I recently purchased a boat with a outboard motor hoping to troll with,I am looking to add a trolling motor and I am not sure what size to look for. It's a 19' boat. Any suggestions on the size and make of a motor would be great.


----------



## ronaldorx (Jun 9, 2011)

Trolling motor is essential part of any boat, it's system conceder self-contained unit, you can easily fix trolling motor in you boat.


----------



## Happy Hunter (Oct 21, 2009)

Here is some more information, I am looking at getting a gas motor, putting it on a motor mount in the rear and mainly just using it to troll with, the main motor that I have overheats when I try to troll with it, just looking for suggestions. Thanks


----------



## orvis1 (Sep 7, 2007)

Go with a 9.9 that would be a good emergency engine to get you back to shore if the main motor fails. I would look into a remote troll if the boat does not have a trolling motor mount on it already.


----------



## cowmilker (Dec 17, 2008)

You may want to stay lower than about 10hp because most motor mounts have a weight limit that tops out at about what a 10 to 12hp would weigh. You can, of course, buy a mount that is capable of more, but then you would have to make sure that every other boat you put the motor on (future boat, friend/relative boat, etc.) has a sturdy enough mount.

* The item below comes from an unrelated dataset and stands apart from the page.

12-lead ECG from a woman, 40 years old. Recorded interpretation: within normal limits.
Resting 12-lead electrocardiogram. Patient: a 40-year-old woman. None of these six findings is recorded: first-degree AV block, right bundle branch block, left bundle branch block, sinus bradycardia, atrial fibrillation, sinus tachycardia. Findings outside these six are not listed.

That being said, go as big as you can afford.


----------



## cowmilker (Dec 17, 2008)

Another thing to think about is what kind of fuel/mixture you have. If your main motor is a 2 stroke, buy a 2 stroke trolling motor (not sure if all 2 stroke outboards use the same gas/oil mixture). If your main motor is 4 stroke buy a 4 stroke trolling motor (providing you can afford it, I usually just END UP with what I can find for a good price). If you share the same fuel, you MAY be able to find a way to use the same fuel tanks. 

What is your big motor? Mercury? Johnson/Evinrude? Force? Chrysler?


----------